La vita di Giuseppe Garibaldi è un grande affresco di scene memorabili che meritano una attenzione particolare, circostanziata, perché ci portano a conoscere la società ottocentesca in tutte le sue sfaccettature e ad ogni latitudine e longitudine del globo. Dai due mondi della giovinezza nel mare aperto dei commerci e delle guerre di liberazione nazionali dell’America Latina al ritorno in Italia per recuperare un senso, una ispirazione ideale che in lui sarà sempre una mescolanza tra amore per la nazione, disprezzo per i preti, avversione per le monarchie, simpatie per una internazionale dei lavoratori sul finire del suo tempo.

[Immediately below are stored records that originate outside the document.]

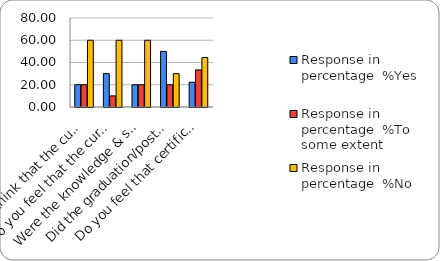
| Category | Response in percentage  |
|---|---|
| Do you think that the curriculum which you had during your graduation/post graduation has provided you with the knowledge & skills necessary to get employed/Self-employed or start own business? | 60 |
| Do you feel that the curriculum you studied is helpful in progression to higher studies? | 60 |
| Were the knowledge & skills acquired through the curriculum useful to you while working on the job?   | 60 |
| Did the graduation/post-graduation programme bring about any attitudinal and behavioural change in you? | 30 |
| Do you feel that certificate/ diploma courses offered by the college in addition to the curriculum lead to better career prospects? | 44.444 |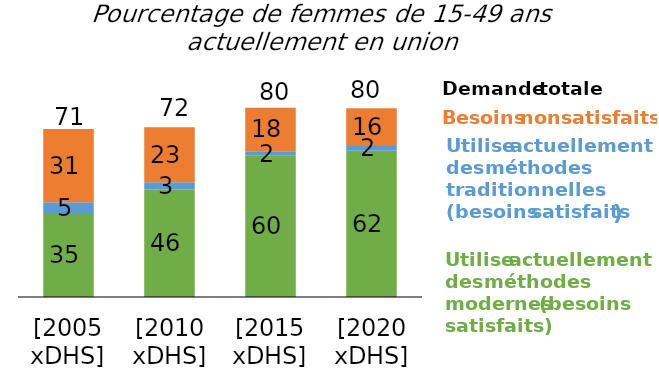
| Category | Besoins en méthodes modernes satisfaits | Besoins en méthodes traditionnelles satisfaits | Besoins non satisfaits |
|---|---|---|---|
| [2005 xDHS] | 35.2 | 5 | 31 |
| [2010 xDHS] | 45.6 | 3 | 23.3 |
| [2015 xDHS] | 59.8 | 2 | 18.4 |
| [2020 xDHS] | 62 | 2 | 16 |

Leggete Mack Smith sia per iniziare a conoscere Garibaldi, sia, avendolo già trattato ampiamente con altri testi, a cominciare dalle infarinature scolastiche, per collocarlo nella sua giusta e naturale dimensione: un uomo dalle doti straordinarie, dal carattere indomitamente ribelle a cui volere bene umanamente e storicamente. Ma, per favore, mai e poi mai un mito. E’ un insulto che Garibaldi non merita più.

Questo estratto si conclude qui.